Electoralmente están a salvo, obtendrán hartos votos y parlamentarios, tal vez no los suficientes para llegar a los quorum requeridos, pero, ideológicamente están frente a un serio desafío: reconvertirse nuevamente y acercarse al pueblo que tanto declaman en el parlamento, sin escucharlos y sin hacerse parte de sus problemas, necesidades y de sus luchas.

Fuerza electoral y fuerza política

El centro de la batalla electoral está en quien gana en noviembre, pero el centro de la batalla política está en la capacidad de la Nueva Mayoría, una vez en el gobierno si es el caso, de cumplir las promesas, considerando las presiones internas y externas, las complejidades del entramado legal y  la debilidad ideológica  y orgánica de los partidos que la acompañan.

La Nueva Mayoría ha emergido como una masa aluvional de ciudadanos inconformes, sin cauce político orgánico, que tan pronto se pueden bandear para un lado como para otro, y conforman una masiva  fuerza electoral más que  política. ¡Qué enorme oportunidad tienen los partidos para darle cuerpo y pensamiento a este movimiento electoral inclinado por los cambios!    Es la ocasión, no para poner obstáculos, ni confundir,  sino para que los partidos se reconstruyan y dejen de ser sociedades anónimas, para que desde abajo, junto a los ciudadanos y las organizaciones, encaucen los movimientos  y enriquezcan la plataforma programática en función de objeticos claros concordantes con  la sociedad que se quiere alcanzar.

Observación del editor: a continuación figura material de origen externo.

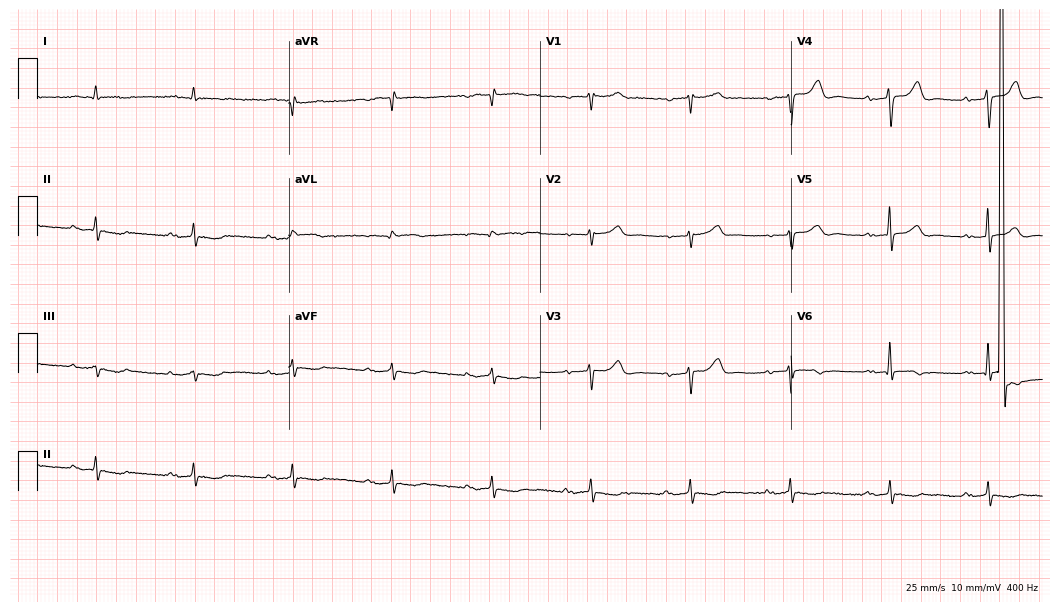
12-lead ECG (10.2-second recording at 400 Hz) from a 75-year-old male. Screened for six findings — first-degree AV block, right bundle branch block (RBBB), left bundle branch block (LBBB), sinus bradycardia, atrial fibrillation (AF), sinus tachycardia — none is recorded.
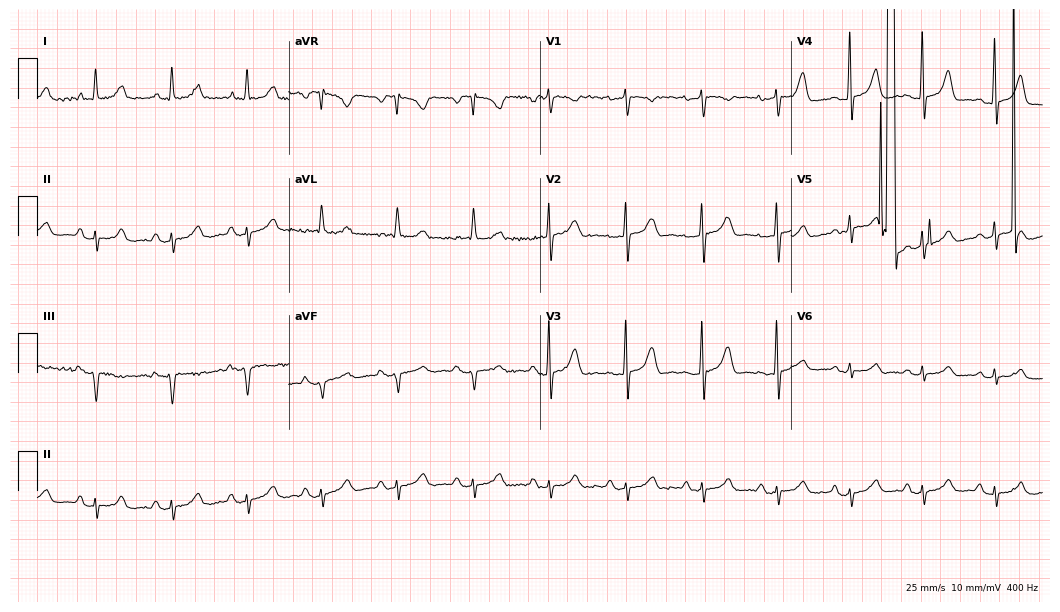
ECG — a female patient, 55 years old. Screened for six findings — first-degree AV block, right bundle branch block (RBBB), left bundle branch block (LBBB), sinus bradycardia, atrial fibrillation (AF), sinus tachycardia — none is recorded. Findings outside these six are not listed.
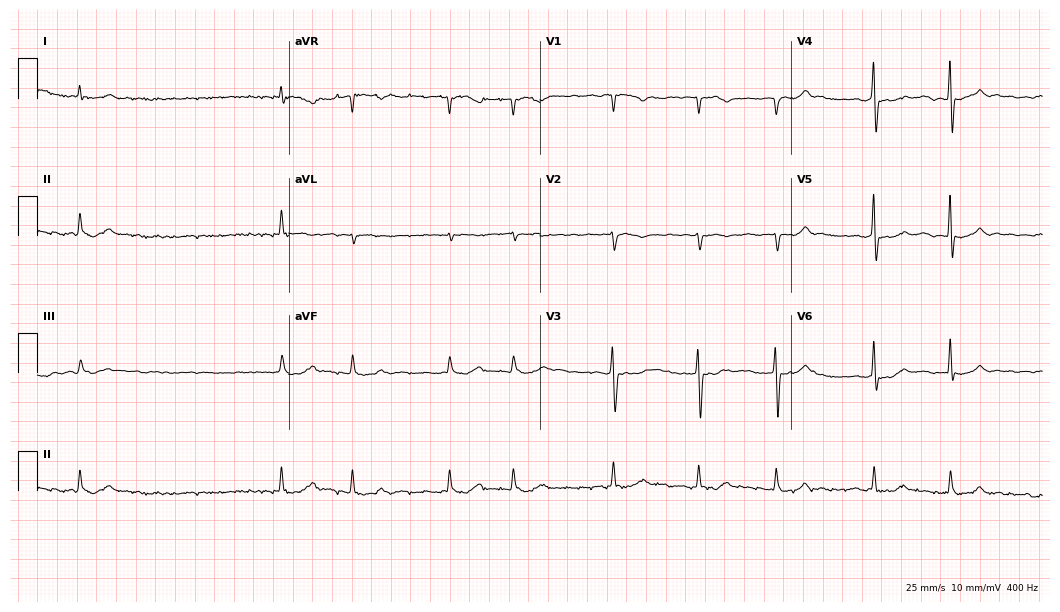
ECG — a 78-year-old man. Findings include atrial fibrillation.
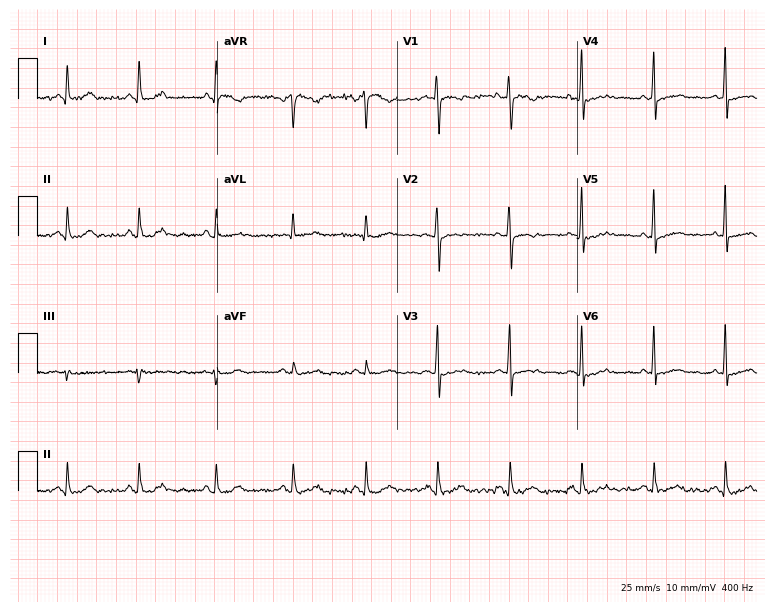
12-lead ECG from a female, 52 years old. Recorded interpretation: within normal limits.
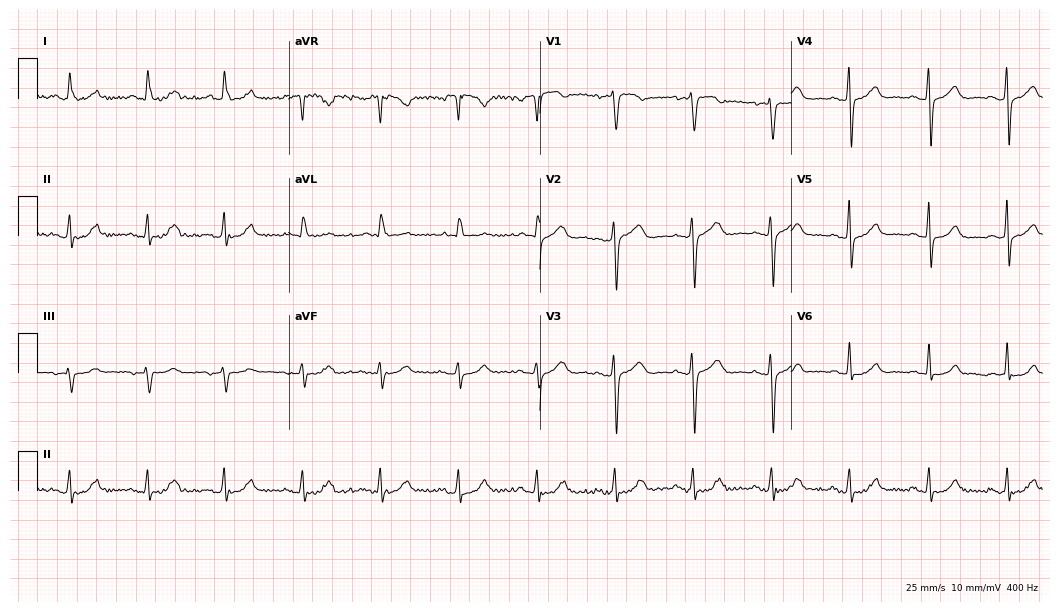
12-lead ECG from a female, 73 years old (10.2-second recording at 400 Hz). Recorded interpretation: within normal limits.
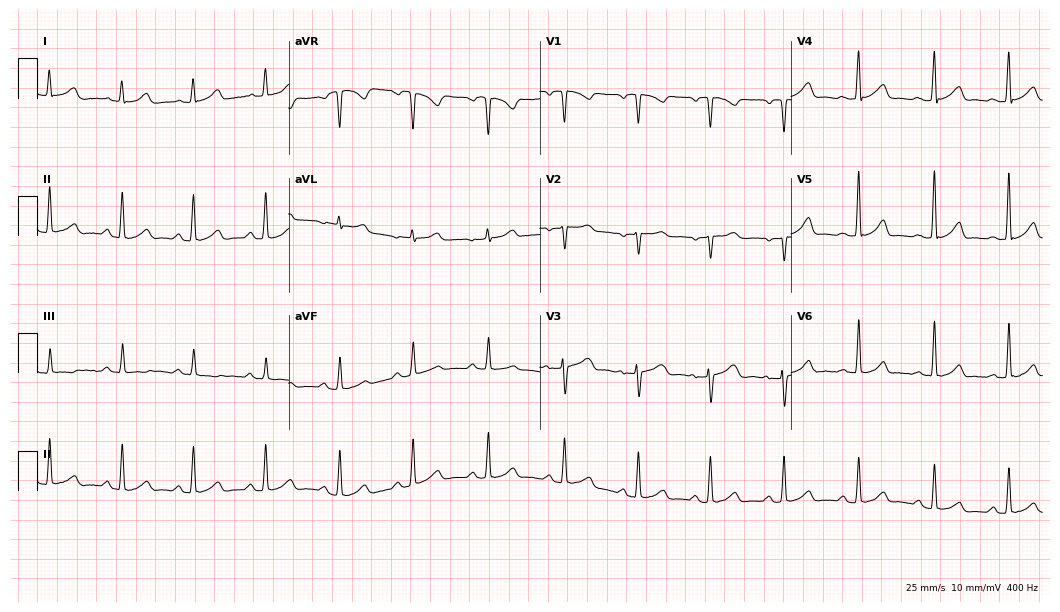
12-lead ECG (10.2-second recording at 400 Hz) from a woman, 27 years old. Screened for six findings — first-degree AV block, right bundle branch block, left bundle branch block, sinus bradycardia, atrial fibrillation, sinus tachycardia — none is recorded.
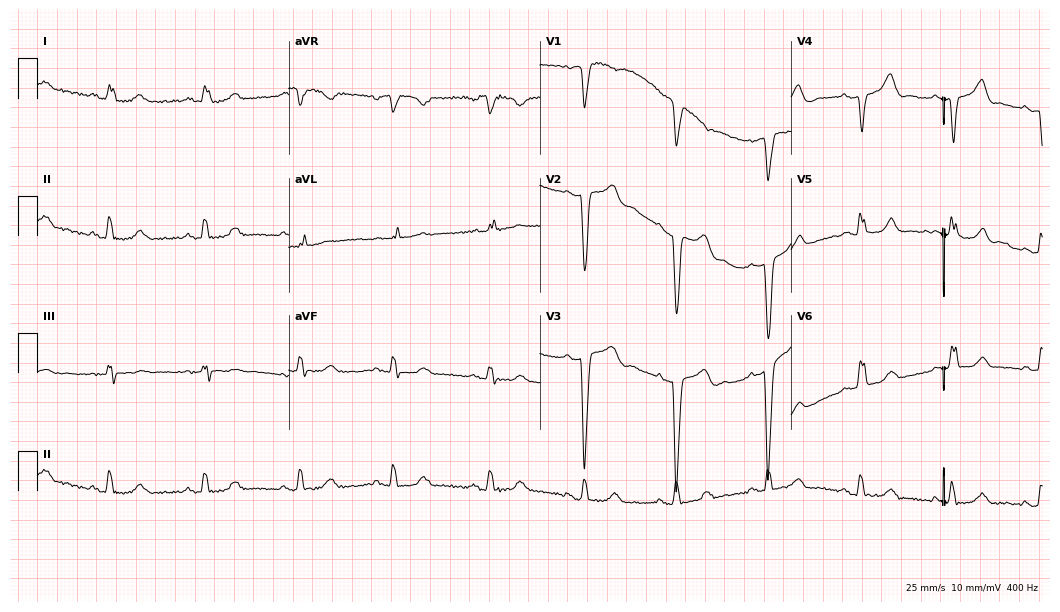
12-lead ECG from a woman, 49 years old (10.2-second recording at 400 Hz). Shows left bundle branch block.

El neoliberalismo ha enajenado y esquematizado el pensamiento político, a tal grado, que  aisló a los partidos de “izquierda” de lo que sucede en la realidad,  por ello que constantemente son sorprendidos por los problemas de la sociedad, de la economía y de las regiones. Se ha pensado durante estos años de democracia que si el mercado resuelve los problemas ¿Para qué  conocer la realidad? La izquierda abandonó el esfuerzo por entender al Chile real, el que está detrás de las encuestas y de los coeficientes de crecimiento del PIB.